In a book full of conundrums with a cast of brilliant characters, here is the conundrum that rankles Paul West, the teacher of this master class in fiction writing: “When you hone the average into being superior, you are making them less publishable; so what on earth do you do with as bright and gifted a bunch as this, already superior from reading and practice, ready to be, if lucky, virtuosos?”

West wants to teach them what he calls freewheeling; he wants to teach them a rebellious use of language that flexes the medium. He makes them read Proust. They discuss practical aspects of writing as well; how to invest place names with specificity and meaning, “how to tinker with the component parts of individual metaphors; the problems with ecstatic writing, say, a private relationship to the universe--too farfetched, they risk not communicating at all.” His students are eager; they turn their papers in early. “On they go, having created Africa, to give birth to Asia.” Even so, he worries: “I do not yet see in their faces the prospect of hard work, when the rear end aches and the hand cramps.” He worries in “Master Class,” like a good teacher, that he cannot communicate to them the daily building of inspiration, the sense of nothing lost or wasted, in short, the writer’s life.

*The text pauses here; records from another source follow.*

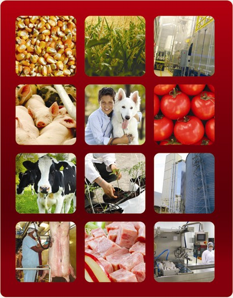 Nuestros procesos y productos
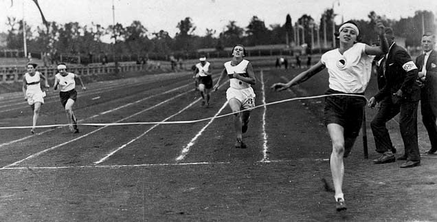 Jutta Treitschke vom ASV Dresden (rechts im Bild) bei den Hochschulmeisterschaften 1929.
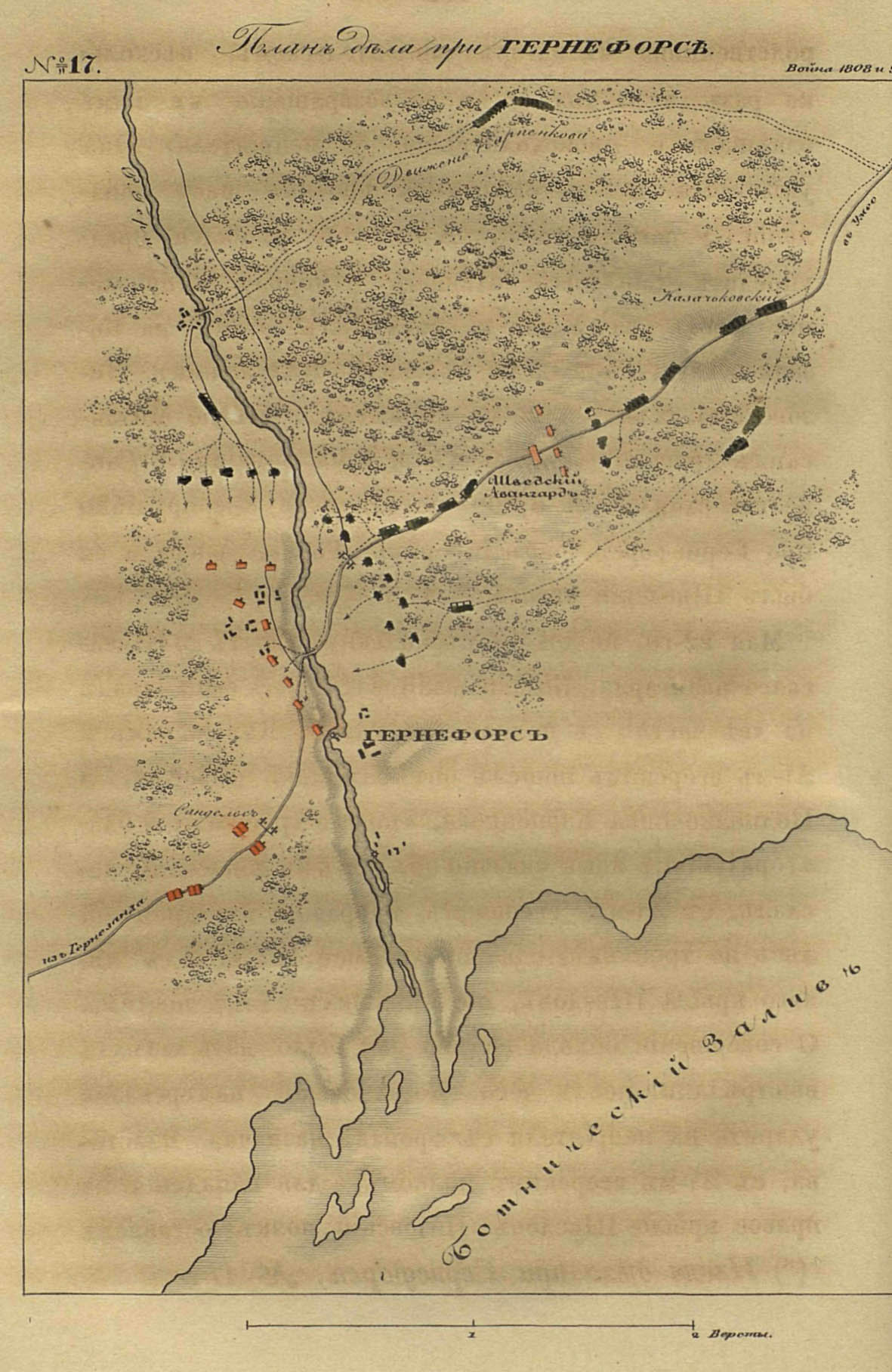 План сражения при Хёрнефорсе
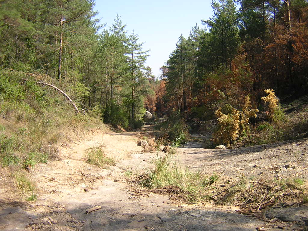 El torrent de la Cucalera (Monistrol de Calders, Moianès)
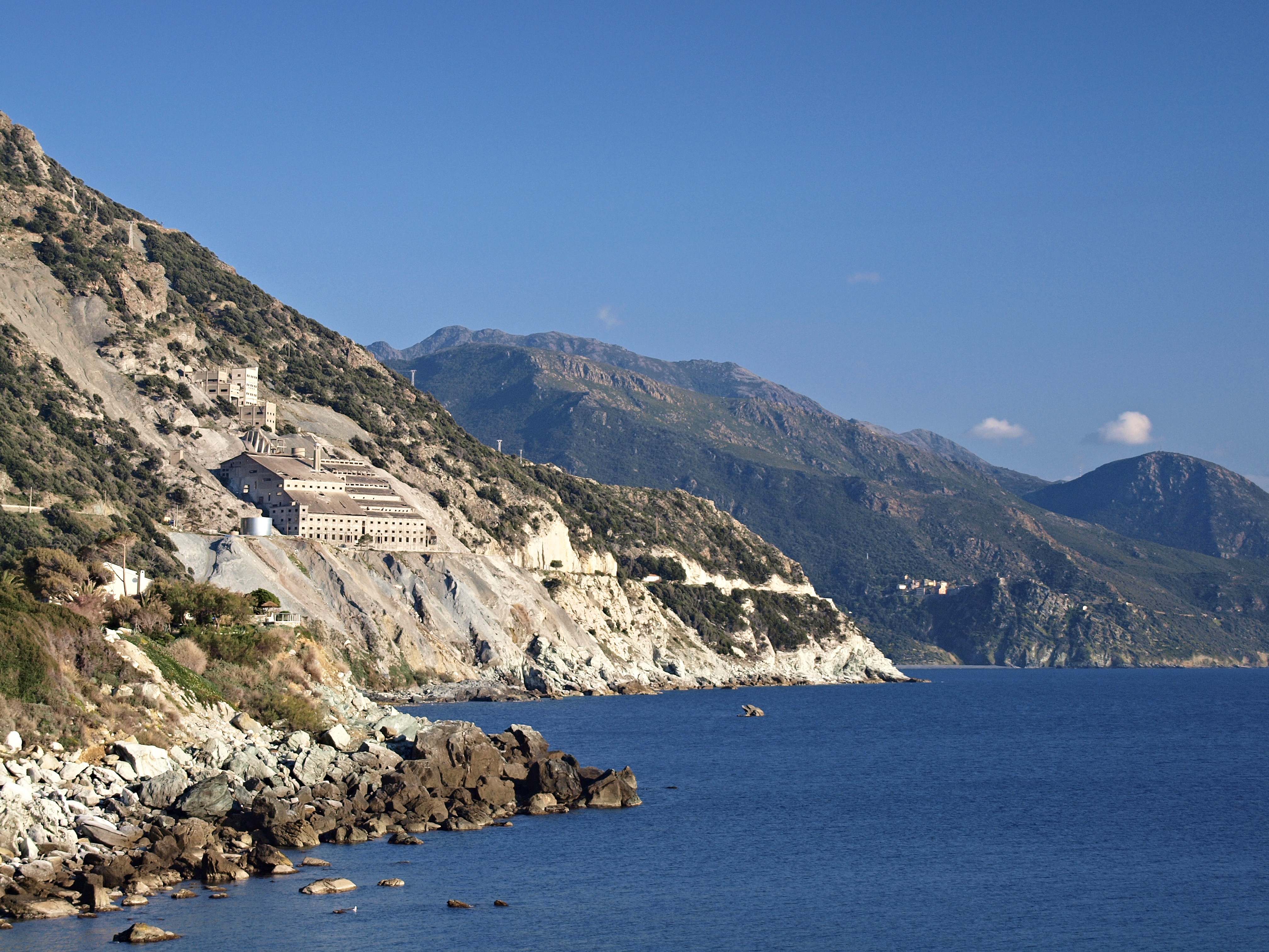 Canari (Corsica - Ancienne usine d'amiante d'Abro
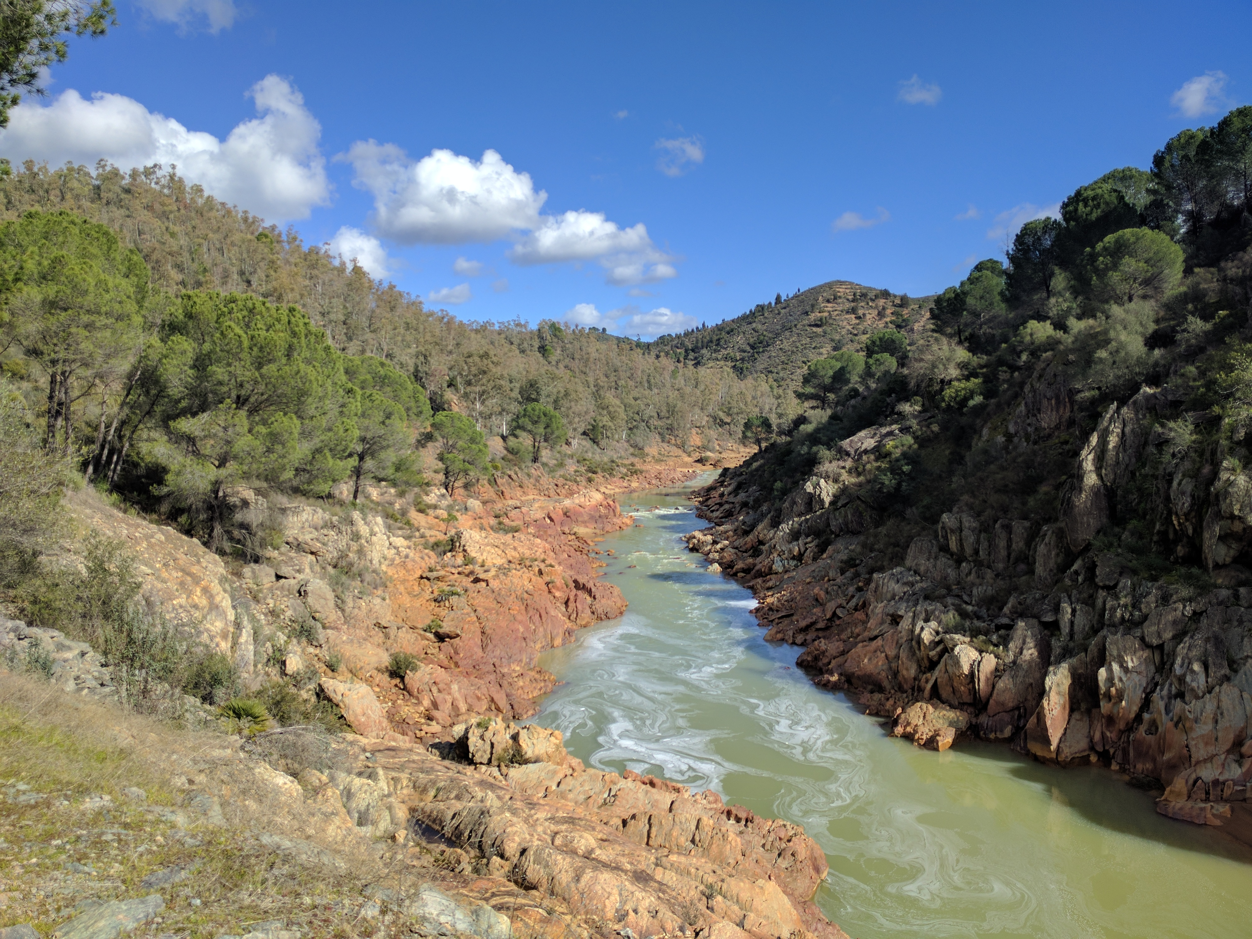 Río Odiel cerca de Sotiel Coronada, Huelva
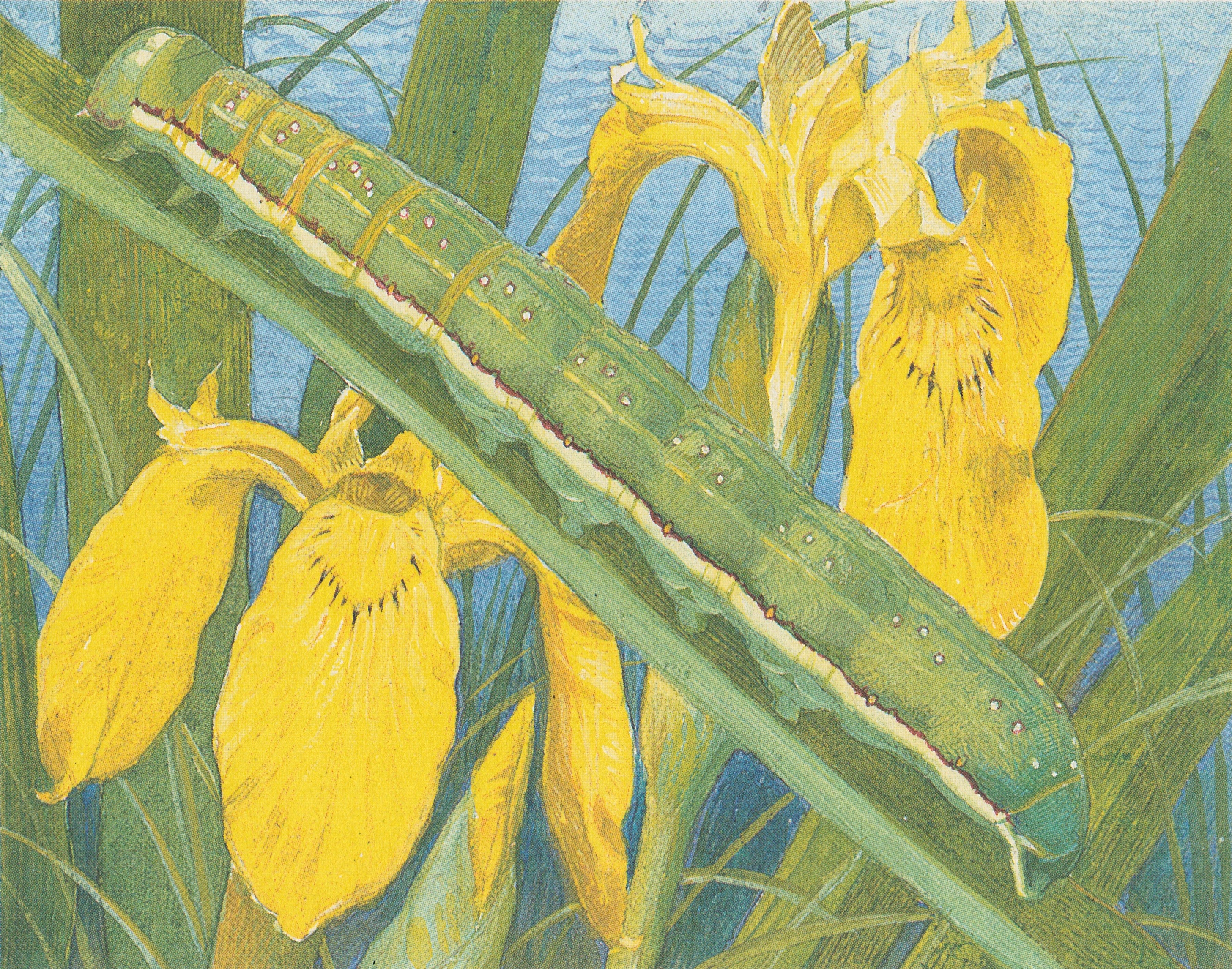 Raupe der Braunen Moderholzeule (Xylena vetusta) auf einer Gelben Schwertlilie (Iris pseudacorus)
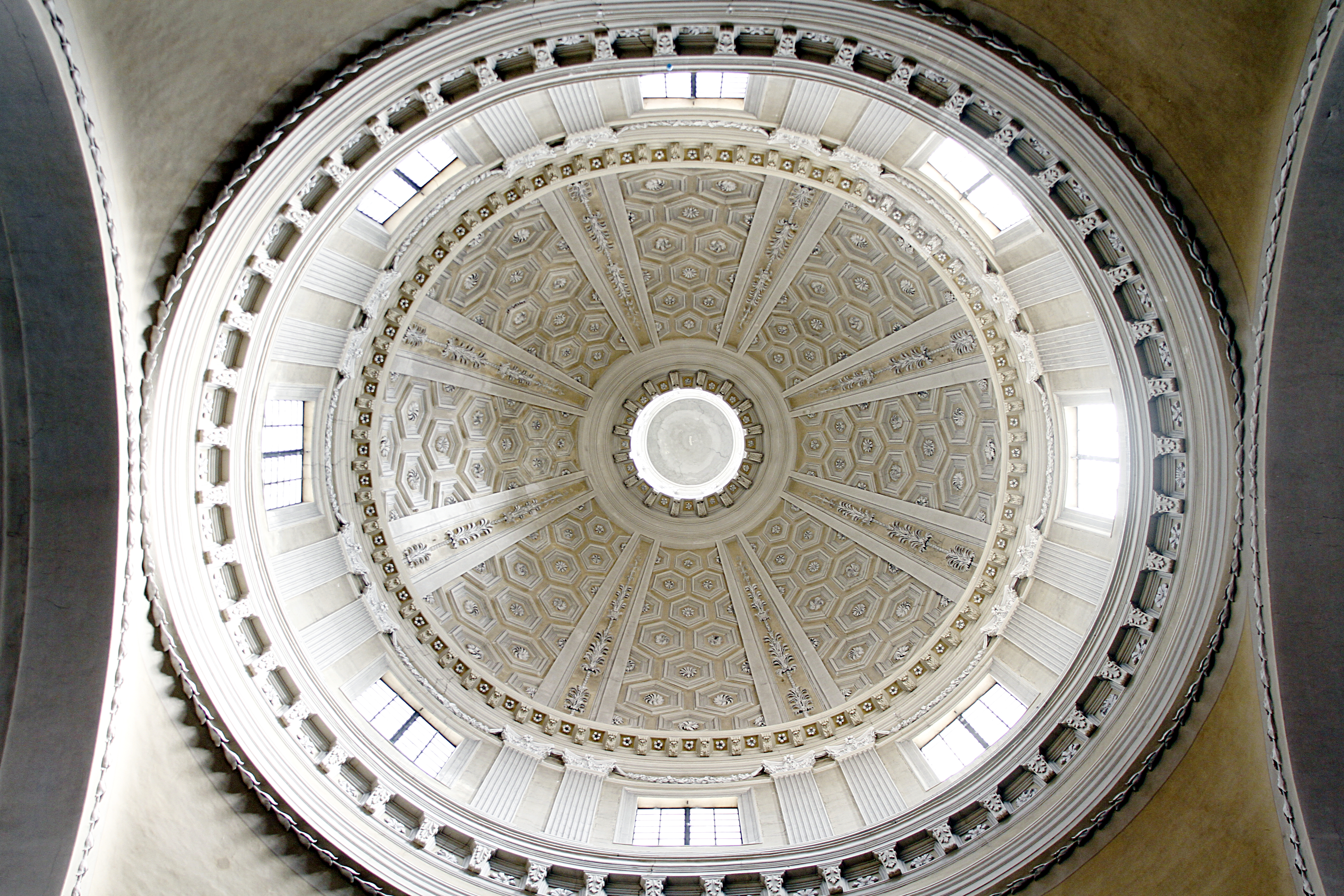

ARRESTING GOD IN KATHMANDU Stories By Samrat Upadhyay Mariner: 208 pp., $12 paper

Nepal, in spite of all the tourists it attracts, in spite of making world headlines last June when the crown prince murdered seven other members of the royal family, has remained mysterious. The literature on Nepal is rich in travel lore and testimony, but the country hardly ever appears in fiction. “Arresting God in Kathmandu” provides an insight into Nepalese culture at home and abroad. Characters struggle with changing mores between men and women, employers and employees, parents and children. Students returning home struggle with the fears and expectations of those they left behind. Particularly revealing here are the insights into the tensions between classes. In “This World,” a young woman studying at NYU meets an upper-class Nepali boy in Manhattan and tries to translate the relationship into Nepalese when they are home for the holidays in Kathmandu. “These Ranas,” says her mother, referring to the ruling class. “The way they flash their money, you’d think they still rule the country. Someone needs to tell them that the Rana rule was over when the people revolted centuries ago.”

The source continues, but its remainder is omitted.